Stored data entries
[Start of Attachment]

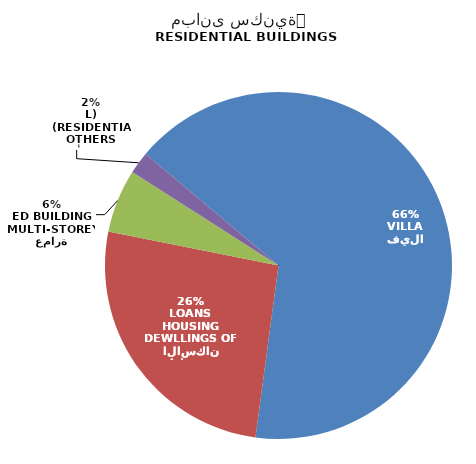
| Category | Series 0 |
|---|---|
| فيلا
VILLA | 1474 |
| مساكن قروض الاسكان
DEWLLINGS OF HOUSING LOANS | 581 |
| عمارة
MULTI-STOREYED BUILDING | 132 |
| أخرى
OTHERS (RESIDENTIAL) | 46 |
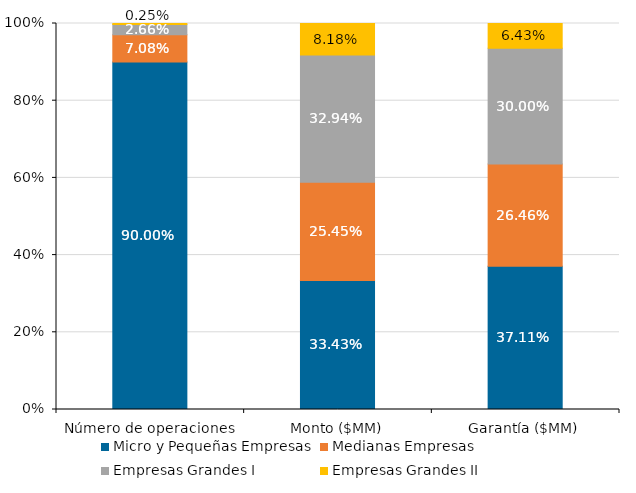
| Category | Micro y Pequeñas Empresas | Medianas Empresas | Empresas Grandes I | Empresas Grandes II |
|---|---|---|---|---|
| Número de operaciones | 0.9 | 0.071 | 0.027 | 0.003 |
| Monto ($MM) | 0.334 | 0.254 | 0.329 | 0.082 |
| Garantía ($MM) | 0.371 | 0.265 | 0.3 | 0.064 |

[End of Attachment]

**About this task:**
Where does the string "Category" appear in the records? Copy every line that holds it.

**Worked solution:**
| Category | Series 0 |
| Category | Micro y Pequeñas Empresas | Medianas Empresas | Empresas Grandes I | Empresas Grandes II |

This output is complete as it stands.